"Types" of Problems where Evolutionary Algorithms (significantly) Outperform Non-Evolutionary Algorithms

Question

In the field of Optimization and Operations Research : Are there "Types" any Problems where Evolutionary Algorithms (significantly) Outperform Non-Evolutionary Algorithms?

For instance:

• Advancements in Machine Learning has shown us that problems that have differentiable "objective functions" (i.e. the function being optimized) - even in instances where these "objective functions" are high dimensional, non-convex, complex and noisy - they are generally best handled using some variant of the Gradient Descent Algorithm.

• However, there are still some cases that even when the "objective function" is differentiable - if for some reason evaluating derivatives of the "objective function" are quite time consuming (e.g. high dimensional functions), Evolutionary Algorithms (e.g. Genetic Algorithm, Particle Swarm Optimization, Simulated Annealing) offer advantages in such instances.

• Advancements in Machine Learning has also shown us that Evolutionary Algorithms are sometimes preferred for certain types problems such as "games", in which optimal strategies are developed by mutating and combining random strategies according to their performance with respect to some target (e.g. https://en.wikipedia.org/wiki/Neuroevolution_of_augmenting_topologies , https://www.youtube.com/watch?v=OGHA-elMrxI)

• In the case of discrete combinatorial optimization problems (where the "objective function" is non-differentiable), Evolutionary Algorithms still offer strong advantages.

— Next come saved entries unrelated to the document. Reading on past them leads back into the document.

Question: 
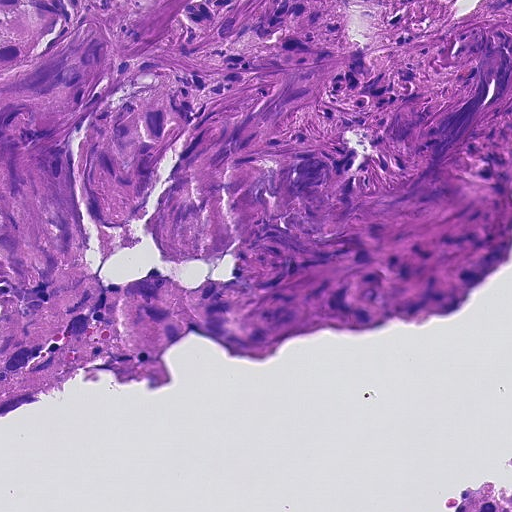
H&E-stained section of a sentinel lymph node (breast cancer), from a whole-slide image, viewed at about 20×: the field is about 0.23 mm across, about 0.45 µm per pixel.
What fraction of the image area is metastatic tumour?

Choices:
 (A) about 50% or more
 (B) none: no tumour is outlined
 (C) about 25% to 45%
 (D) about 5% or less
 (E) about 10% to 20%

Answer: (A) about 50% or more
About 70% of the field is tumour.
Boundaries of two metastatic tumour regions, simplified and listed clockwise, largest first: region 1: (0, 0), (511, 0), (511, 258), (463, 307), (428, 325), (285, 343), (258, 363), (192, 332), (169, 362), (174, 380), (78, 387), (0, 427); region 2: (493, 480), (502, 494), (511, 489), (511, 511), (443, 511), (456, 486).
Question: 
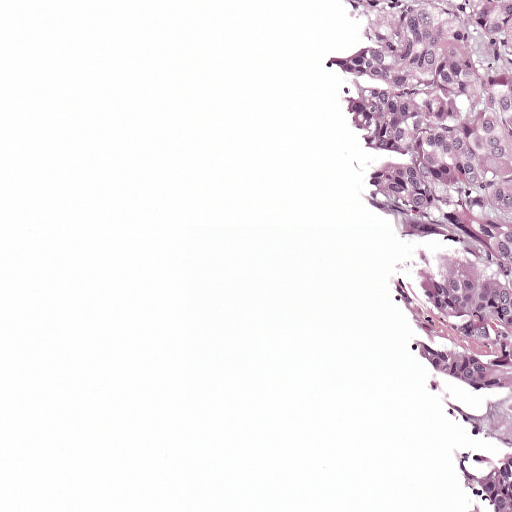
Which magnification is this H&E lymph node field most likely shown at?

Choices:
 (A) about 20×
 (B) about 2.5×
 (C) about 5×
 (D) about 40×
 (E) about 10×

Answer: (E) about 10×
H&E-stained section of a sentinel lymph node (breast cancer), from a whole-slide image, viewed at about 10×: the field is about 0.5 mm across, about 0.97 µm per pixel.
Tumour region outline (a closed clockwise path, crop pixels): (330, 0), (511, 0), (511, 511), (469, 511), (445, 478), (398, 304), (382, 204), (330, 63), (342, 14).
About 25% of this field is tumour.
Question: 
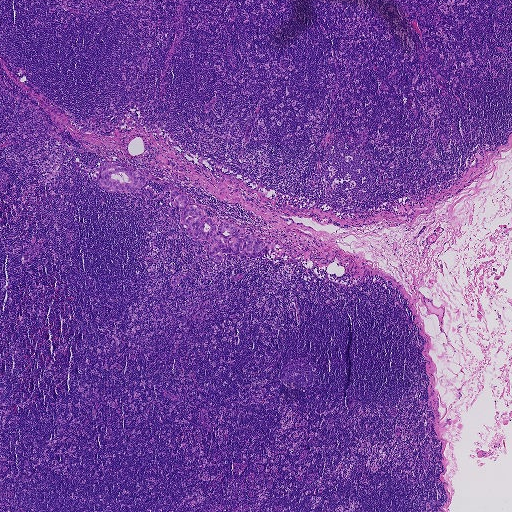
This is a crop of a whole-slide image: an H&E-stained breast-cancer sentinel lymph node section at roughly 2.5× magnification (about 3.6 µm per pixel; the crop spans about 1.9 mm).
Roughly what share of this field is metastatic tumour?

Choices:
 (A) about 5% or less
 (B) about 25% to 45%
 (C) about 10% to 20%
 (D) none: no tumour is outlined
 (E) about 50% or more

Answer: (A) about 5% or less
Under 5% of the field is tumour.
Tumour region outline (a closed clockwise path, crop pixels): (116, 161), (125, 168), (139, 172), (186, 194), (188, 203), (200, 206), (205, 216), (213, 219), (218, 227), (222, 222), (231, 221), (237, 229), (240, 228), (239, 237), (247, 233), (265, 240), (268, 244), (268, 253), (255, 258), (222, 252), (223, 259), (214, 261), (205, 250), (208, 241), (194, 240), (182, 225), (168, 187), (146, 177), (143, 189), (138, 191), (110, 191), (98, 184), (100, 163).
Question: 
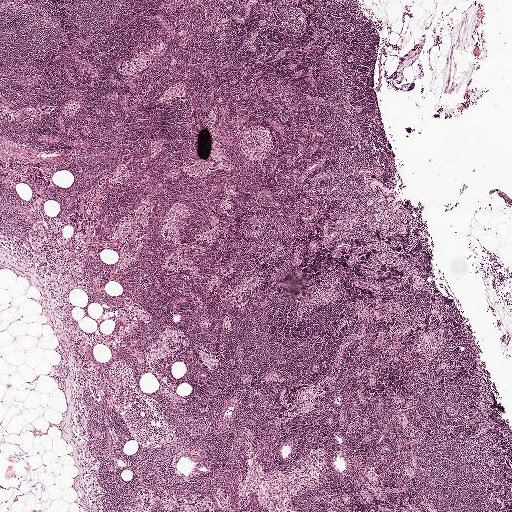
H&E-stained section of a sentinel lymph node (breast cancer), from a whole-slide image, viewed at about 2.5×: the field is about 2.0 mm across, about 3.9 µm per pixel.
About how much of this crop is taken up by metastatic carcinoma?

Choices:
 (A) about 5% or less
 (B) about 25% to 45%
 (C) about 10% to 20%
 (D) about 50% or more
 (E) none: no tumour is outlined

Answer: (E) none: no tumour is outlined
No metastatic tumour is outlined in this field.
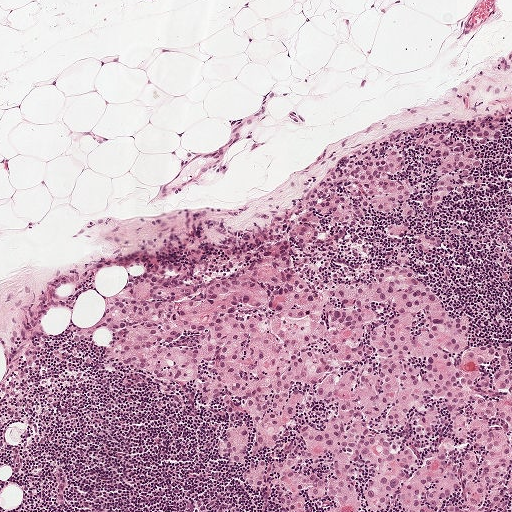
A 1-mm field of an H&E-stained sentinel lymph node from a breast-cancer patient (whole-slide image), shown at about 5×, about 1.9 µm per pixel.
Outlines of six tumour regions, largest first (closed clockwise paths, crop pixels): region 1: (330, 194), (354, 198), (372, 227), (329, 215), (293, 266), (317, 289), (405, 251), (467, 315), (464, 350), (508, 342), (511, 511), (289, 511), (244, 482), (259, 455), (220, 456), (246, 408), (116, 364), (109, 328), (72, 340), (102, 295), (144, 272), (222, 277); region 2: (436, 131), (452, 134), (470, 144), (482, 160), (479, 169), (471, 169), (470, 174), (482, 180), (479, 190), (466, 185), (461, 194), (450, 193), (438, 210), (430, 214), (420, 206), (420, 199), (437, 180), (437, 162), (422, 163), (423, 157), (433, 146), (424, 148), (419, 142), (422, 137); region 3: (388, 149), (402, 149), (406, 159), (406, 168), (388, 177), (391, 180), (406, 179), (407, 184), (416, 189), (408, 202), (416, 212), (410, 217), (404, 217), (401, 214), (403, 203), (389, 215), (374, 210), (370, 203), (366, 210), (362, 208), (359, 204), (361, 199), (366, 199), (366, 185), (355, 180), (348, 171), (363, 163), (362, 157), (370, 153), (374, 158), (383, 157); region 4: (492, 123), (502, 130), (502, 140), (480, 144), (466, 136), (467, 130), (477, 125), (484, 126); region 5: (432, 231), (440, 236), (443, 247), (435, 252), (426, 254), (416, 249), (414, 241), (418, 234); region 6: (408, 221), (412, 228), (405, 238), (398, 238), (391, 237), (386, 232), (384, 226), (399, 225).
The annotated tumour makes up about 30% of the crop.
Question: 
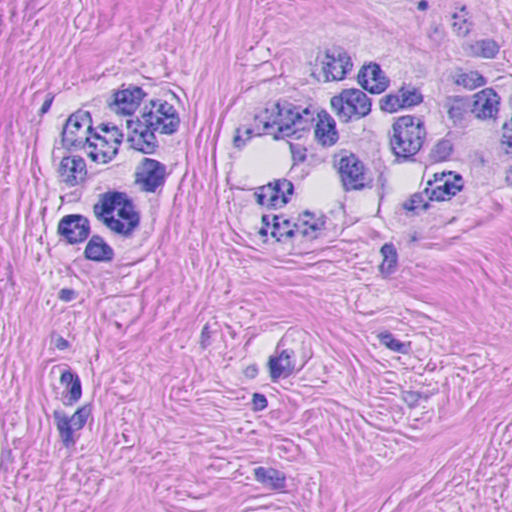
About what magnification does this crop show?

Choices:
 (A) about 2.5×
 (B) about 5×
 (C) about 10×
 (D) about 40×
 (E) about 20×

Answer: (D) about 40×
A 0.12-mm field of an H&E-stained sentinel lymph node from a breast-cancer patient (whole-slide image), shown at about 40×, about 0.23 µm per pixel.
Boundaries of two metastatic tumour regions, simplified and listed clockwise, largest first: region 1: (358, 0), (470, 0), (511, 51), (511, 205), (446, 238), (394, 251), (349, 248), (311, 264), (264, 246), (225, 213), (223, 108), (299, 38), (348, 26), (399, 35); region 2: (95, 66), (145, 70), (185, 101), (191, 151), (183, 187), (165, 227), (137, 261), (84, 274), (49, 237), (50, 187), (39, 138), (49, 86).
About 35% of the image area is annotated as tumour.
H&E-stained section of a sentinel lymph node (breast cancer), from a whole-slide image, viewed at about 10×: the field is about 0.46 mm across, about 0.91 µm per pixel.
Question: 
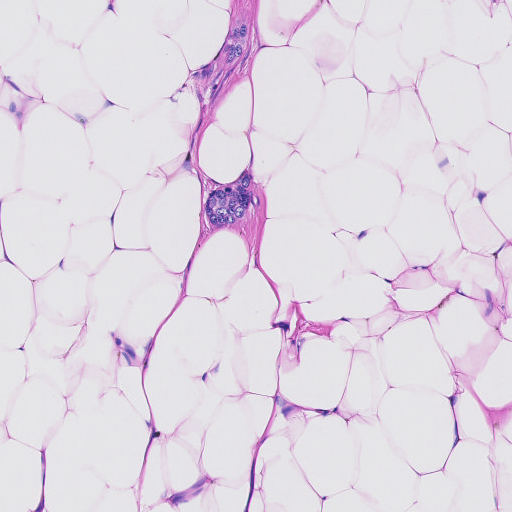
About how much of this crop is taken up by metastatic carcinoma?

Choices:
 (A) about 25% to 45%
 (B) about 5% or less
 (C) about 10% to 20%
 (D) about 50% or more
 (E) none: no tumour is outlined

Answer: (B) about 5% or less
Under 5% of the field is tumour.
Outlines of two tumour regions, largest first (closed clockwise paths, crop pixels): region 1: (245, 168), (254, 168), (260, 186), (255, 212), (233, 228), (208, 228), (200, 216), (203, 192), (215, 183), (231, 182); region 2: (246, 15), (250, 26), (248, 50), (235, 63), (220, 66), (219, 53), (232, 21).
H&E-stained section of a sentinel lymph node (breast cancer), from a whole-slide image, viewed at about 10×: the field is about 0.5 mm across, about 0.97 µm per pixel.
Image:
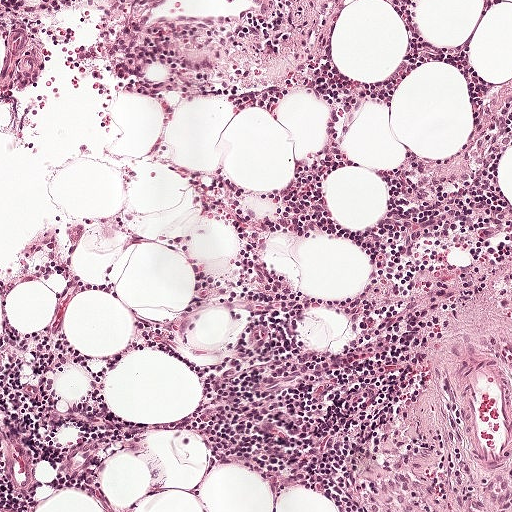
Question:
Does this lymph node field contain metastatic tumour?
Answer:
No. No metastatic tumour is outlined in this field.
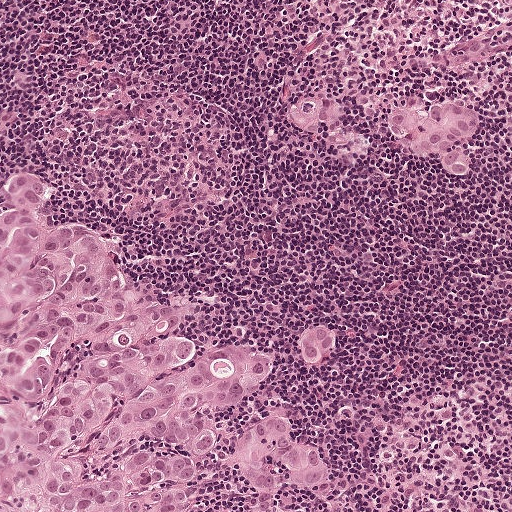
Lymph node section stained with H&E, from a whole-slide image of a breast-cancer sentinel node. Magnification about 10×, about 0.5 mm across the frame, about 0.97 µm per pixel.
Boundaries of four metastatic tumour regions, simplified and listed clockwise, largest first: region 1: (33, 167), (48, 178), (54, 219), (87, 230), (140, 287), (166, 292), (205, 355), (254, 344), (280, 361), (248, 419), (292, 413), (321, 448), (334, 495), (277, 507), (208, 462), (202, 509), (0, 511), (0, 217), (17, 207), (9, 171); region 2: (462, 100), (477, 108), (482, 116), (480, 134), (467, 144), (469, 172), (460, 177), (448, 175), (432, 160), (406, 152), (388, 134), (388, 117), (393, 113), (410, 106); region 3: (324, 92), (343, 104), (343, 123), (333, 134), (320, 135), (312, 131), (291, 126), (288, 123), (288, 115), (293, 106), (298, 105), (304, 110), (313, 110), (317, 106), (317, 102), (311, 98), (313, 94); region 4: (329, 324), (333, 326), (335, 330), (335, 354), (318, 364), (306, 364), (300, 361), (301, 341), (305, 325).
One more small tumour piece is annotated here but not outlined.
About 30% of this field is tumour.
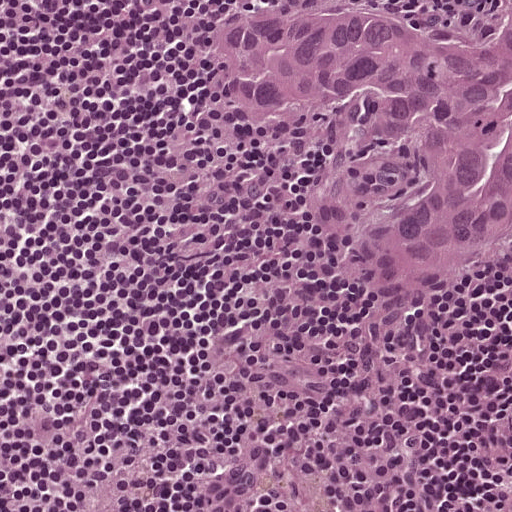
H&E-stained section of a sentinel lymph node (breast cancer), from a whole-slide image, viewed at about 20×: the field is about 0.25 mm across, about 0.49 µm per pixel.
Question: Where is the metastatic tumour in this field? Give each region's outline as (x, y) pixel points.
Answer: One metastatic tumour region; its boundary, reduced to 11 corners and listed clockwise: (202, 0), (511, 0), (511, 269), (412, 320), (343, 317), (328, 251), (380, 204), (414, 144), (333, 162), (268, 136), (208, 104).
About 25% of the image area is annotated as tumour.
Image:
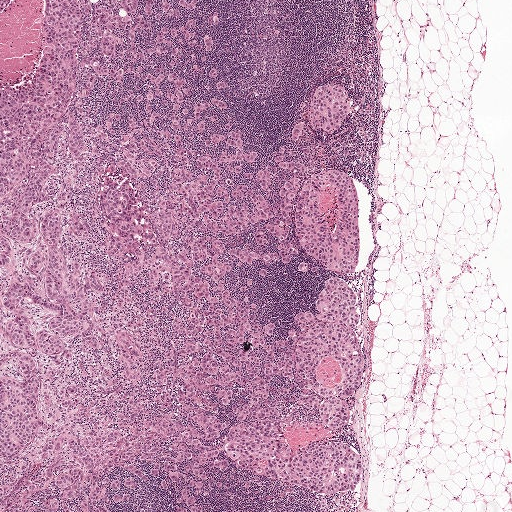
H&E-stained section of a sentinel lymph node (breast cancer), from a whole-slide image, viewed at about 2.5×: the field is about 2.0 mm across, about 3.9 µm per pixel.
Question:
Is any metastatic breast cancer visible in this crop?
Answer:
Yes.
Metastatic tumour outline, simplified to 24 points and listed clockwise in crop pixels (x, y): (0, 0), (200, 0), (194, 18), (221, 19), (209, 64), (228, 86), (217, 98), (262, 163), (312, 87), (342, 81), (350, 92), (341, 132), (303, 144), (310, 169), (351, 178), (362, 208), (351, 285), (365, 383), (346, 436), (365, 482), (318, 500), (232, 473), (206, 511), (0, 511).
The annotated tumour makes up about 60% of the crop.
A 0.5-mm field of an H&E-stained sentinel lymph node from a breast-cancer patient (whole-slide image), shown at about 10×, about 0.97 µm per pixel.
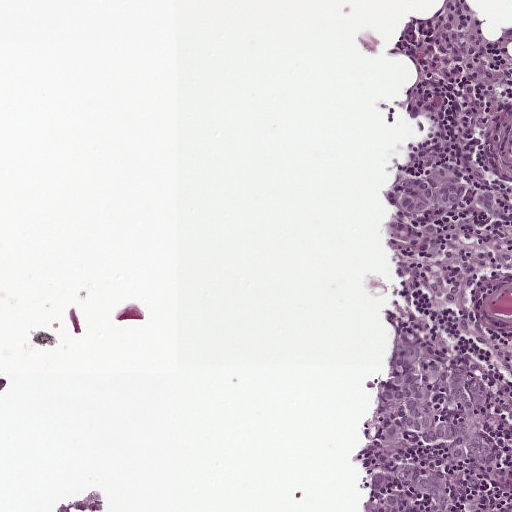
Four metastatic tumour regions, each outlined as a closed clockwise path in crop pixels (x, y), largest first: region 1: (410, 341), (441, 365), (467, 369), (484, 388), (488, 401), (483, 427), (495, 450), (495, 466), (456, 460), (453, 443), (427, 441), (407, 429), (392, 439), (380, 440), (373, 433), (407, 418), (399, 401), (374, 398), (364, 389), (373, 376), (390, 376), (396, 342); region 2: (442, 164), (452, 165), (464, 173), (468, 185), (464, 198), (447, 206), (432, 205), (422, 212), (406, 213), (398, 202), (398, 186), (412, 179), (433, 174); region 3: (397, 462), (411, 462), (422, 469), (448, 493), (450, 500), (449, 506), (426, 493), (414, 492), (402, 486), (396, 474); region 4: (376, 472), (382, 473), (386, 480), (384, 488), (372, 492), (370, 501), (396, 490), (406, 505), (393, 511), (363, 511), (362, 504).
Three more small tumour pieces are annotated here but not outlined.
About 5% of this field is tumour.
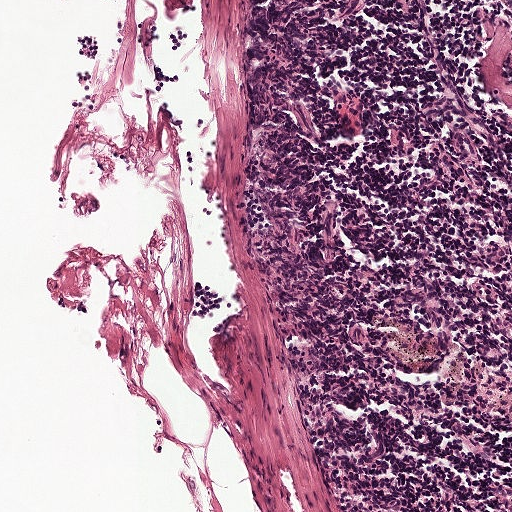
H&E-stained section of a sentinel lymph node (breast cancer), from a whole-slide image, viewed at about 10×: the field is about 0.5 mm across, about 0.97 µm per pixel.
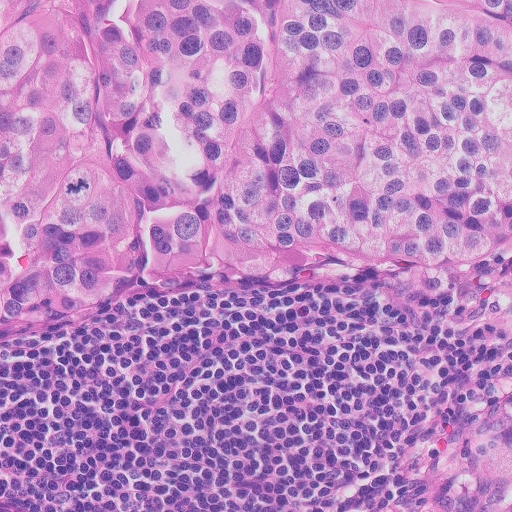
H&E-stained section of a sentinel lymph node (breast cancer), from a whole-slide image, viewed at about 20×: the field is about 0.26 mm across, about 0.5 µm per pixel.
One metastatic tumour region; its boundary, reduced to 11 corners and listed clockwise: (0, 0), (511, 0), (511, 511), (310, 511), (343, 452), (435, 374), (435, 338), (316, 311), (202, 303), (79, 314), (0, 335).
Tumour covers about 70% of the frame.
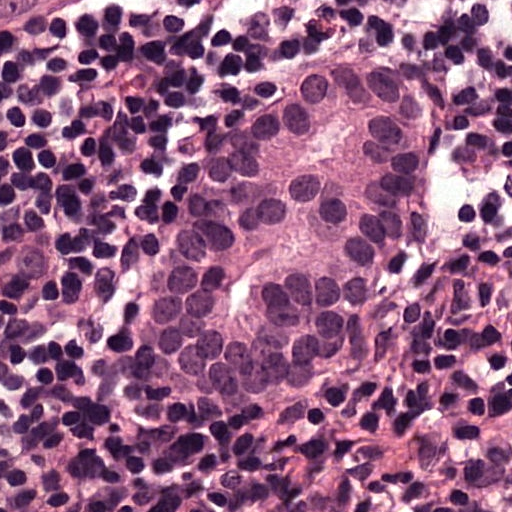
A 0.12-mm field of an H&E-stained sentinel lymph node from a breast-cancer patient (whole-slide image), shown at about 40×, about 0.24 µm per pixel.
Question: Which parts of this field are metastatic tumour?
Answer: The outlined metastatic tumour's edge, as a closed clockwise path of 10 points: (418, 75), (442, 141), (441, 195), (339, 382), (286, 406), (196, 406), (162, 375), (159, 314), (207, 189), (305, 77).
Two more small tumour pieces are annotated here but not outlined.
The annotated tumour makes up about 25% of the crop.
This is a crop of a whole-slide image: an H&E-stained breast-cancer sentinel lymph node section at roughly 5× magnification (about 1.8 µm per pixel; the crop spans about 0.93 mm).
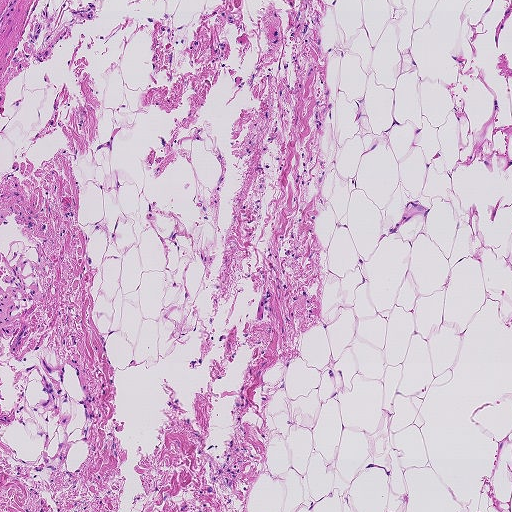
Question: Is there metastatic carcinoma in this field?
Answer: No, this field holds no outlined metastasis.
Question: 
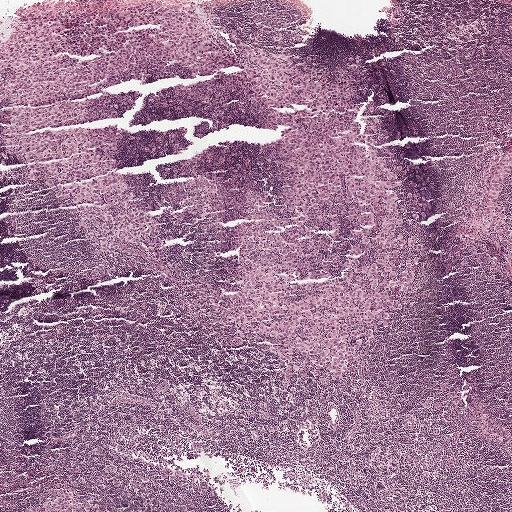
A 2.0-mm field of an H&E-stained sentinel lymph node from a breast-cancer patient (whole-slide image), shown at about 2.5×, about 3.9 µm per pixel.
Estimate the proportion of this field that is metastatic tumour.

Choices:
 (A) about 25% to 45%
 (B) about 50% or more
 (C) about 10% to 20%
 (D) none: no tumour is outlined
 (E) about 5% or less

Answer: (A) about 25% to 45%
About 40% of the field is tumour.
Boundaries of four metastatic tumour regions, simplified and listed clockwise, largest first: region 1: (174, 0), (366, 96), (405, 174), (399, 209), (423, 253), (404, 311), (341, 389), (297, 358), (278, 364), (198, 323), (161, 266), (126, 248), (95, 256), (0, 157), (0, 34), (38, 2); region 2: (511, 146), (511, 190), (507, 188), (501, 189), (498, 191), (498, 195), (504, 200), (511, 202), (511, 258), (502, 251), (497, 244), (481, 231), (478, 224), (479, 202), (491, 173); region 3: (64, 479), (79, 486), (78, 498), (93, 503), (106, 511), (28, 511), (37, 503), (45, 491); region 4: (163, 469), (192, 478), (201, 494), (198, 496), (189, 496), (159, 479), (158, 475).
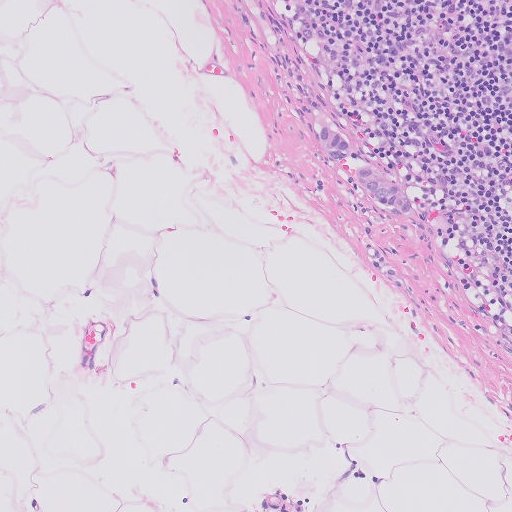
A 0.51-mm field of an H&E-stained sentinel lymph node from a breast-cancer patient (whole-slide image), shown at about 10×, about 1.0 µm per pixel.
Question: Where is the metastatic tumour in this field?
Answer: Boundaries of two metastatic tumour regions, simplified and listed clockwise, largest first: region 1: (354, 166), (369, 166), (377, 170), (408, 200), (411, 207), (409, 214), (403, 218), (396, 218), (378, 205), (370, 193), (352, 179), (350, 172); region 2: (325, 123), (346, 138), (350, 144), (350, 151), (348, 158), (334, 161), (324, 152), (315, 132), (318, 124).
Under 5% of the image area is annotated as tumour.
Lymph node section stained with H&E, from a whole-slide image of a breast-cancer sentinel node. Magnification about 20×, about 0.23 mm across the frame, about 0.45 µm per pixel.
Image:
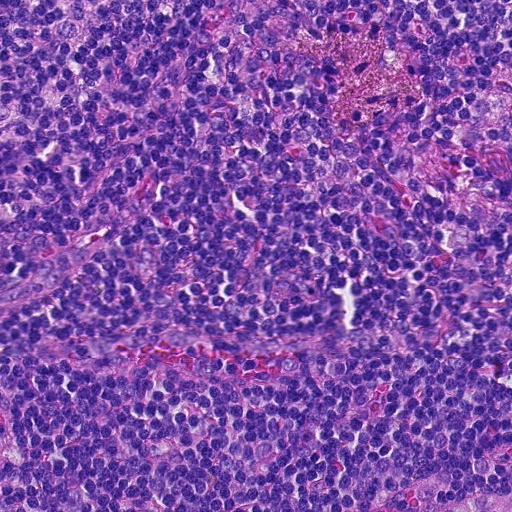
Question:
Does this lymph node field contain metastatic tumour?
Answer:
No: no metastatic tumour is outlined anywhere in this field.

My Question: With all this being said, are there any particular "types" of problems where Evolutionary Algorithms are considered the "gold standard" for optimizing? Or in general, are there no such "types" of problems where Evolutionary Algorithms present clear advantages?

Answer 1

I don't think that there are any particular problem types where evolutionary algorithms are known to outperform all other metaheuristics or problem-specific heuristics. Looking specifically at genetic algorithms, I seem to recall reading a paper by David Goldberg in the 1980s (when GAs were fairly new) in which he stressed the importance of defining chromosomes in a way that makes it likely that crossover operations on pairs of good solutions will retain a significant amount of what makes them good. (I'm paraphrasing here, so any sloppiness is my fault, not his.) That may make GAs poor choices for some problems, either because there is no good way to express solutions as chromosomes (which I suspect would be difficult to prove) or because there is no obvious good way to do it (meaning the user is likely to use a representation that more or less reduces the GA to random search).

Answer 2

They are currently used where "the best" is still under debate.

This paper about detecting blood vessels in the eye is a good example. I'm heavily simplifying but there are multiple fitness functions used since there is no agreement on what "the best" is. Of all the algorithms you mentioned, genetic algorithms would likely be the easiest to adapt to use multiple fitness functions.

As for it being the "gold standard" anywhere - problems that are fuzzy generally don't have gold-standards. It'll always be - good enough until we understand more. If you can articulate "the best" then there are much faster ways of finding a good functional fit. As you point out, game AI tends to be a popular choice - likely because luck plays some role in almost all games.

They also are a black box, and there is no certainty they found the best or even the right answer. From a business perspective people in charge like to have better answers than "the computer said it was right."